他轻手轻脚走到门口关掉客厅的灯,把齐帅手脚在沙发上展开,从卧室里拿了毯子,在她身上盖好。
借着卧室幽微的灯光,依稀可见她红肿的眼。
……觉得后悔的人,应该是齐帅吧。
除了父母,凌立对旁的人向来很冷漠。那种冷漠掩藏在他微笑的目光底下,偶尔他走神的时候收敛起脸上惯常的微笑,那种漠然的表情像是冷眼旁观这个世界的外人。
可是头一次见面就在他面前抱头大哭的齐帅,却是难得会让他觉得不忍心的那一个。
乍看长得挺瘦弱的,眼神里却带着一股子要强。气质挺清秀干净的,还每次都喝酒喝到犯胃病。
见了一回面,帮了个小忙,齐帅就挺自来熟的认定他是个热心的好人了,不知道她是看他无聊,还是她自己太无聊,每次来医院看病,都顺便过来跟他打个招呼。
起初凌立没觉得什么,心里觉得她挺不容易,那要强的个性也很招人心疼,见了面也就跟她聊个三五句。
但是时间一久,他就觉得有些不对劲了。
刚开始是觉得自己不对劲。
齐帅的胃病犯得很规律,就是喝酒喝出来的,喝多酒了就犯病,几乎一两个月来一次,每次来看病一次,打针或者吃药,隔一星期复诊一次,再拿了药继续吃,所以他几乎是每隔一个星期或者两个星期就见她一次来看病或者拿药,如果出差时间就长一点,差不多一个月。甚至没病的时候偶尔路过医院,也会进来坐坐找他说几句话。
后来有一次,隔了差不多快两个月他都没有见到她。
是搬家了还是换工作了,不会有什么事吧?
下班恰好遇见胃肠科的比较熟悉的大夫,他顺口问了一句:
“有个白白净净挺瘦的小姑娘,叫齐帅的,经常来看胃病的。最近没来吗?”
“没印象啊,我们这里常来常往的太多了。

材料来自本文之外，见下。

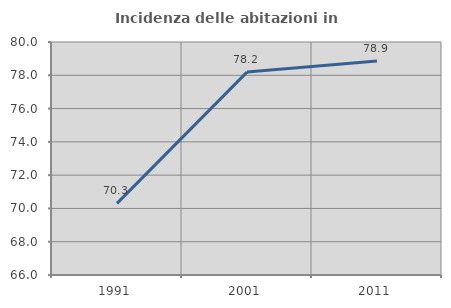
| Category | Incidenza delle abitazioni in proprietà  |
|---|---|
| 1991.0 | 70.304 |
| 2001.0 | 78.192 |
| 2011.0 | 78.863 |
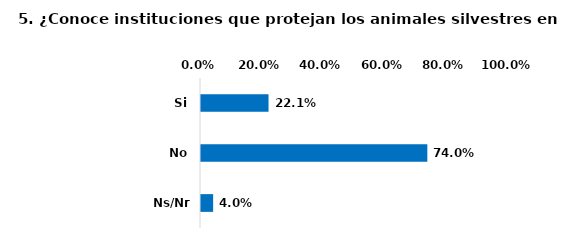
| Category | Series 0 |
|---|---|
| Si | 0.221 |
| No | 0.74 |
| Ns/Nr | 0.04 |

你熟人啊,打个电话问问不就知道了吗?”
凌立怔了怔,这才意识到他连齐帅的联系方式也没有。
连朋友都算不上,连电话都没有留,有什么好担心的?
凌立暗暗觉得自己好笑。
……好笑之余,又有几分警觉。
后来他开始觉察,齐帅也有些不对劲。
那次隔了一个多月,一个周末齐帅又出现在医院里,看完了病去找凌立,一边捂着胸口一边还跟凌立笑:
“凌大夫,你上次给我支的招真管用,我坚持了一阵子,最近觉得胃好多了。”
凌立一边觉得无语,一边给她倒热水。
……这姑娘能活到这么大,肯定是全靠那股傻乎乎的乐观精神吧?
那次齐帅走的时候,问了他一句:
“你怎么天天在这里上班,周末也不回家休息,不用陪女朋友?”
凌立头也不抬笑笑:
“孤家寡人。”
齐帅愣了愣,长长“哦”了一声:
“……原来是单身狗。”
凌立回头看她一眼,好笑的摇摇头,从桌上拿过一张名片递给她:
“这是我上次跟你提过的,我那个同学的电话。我问过他了,他说让你直接跟他联系一下。”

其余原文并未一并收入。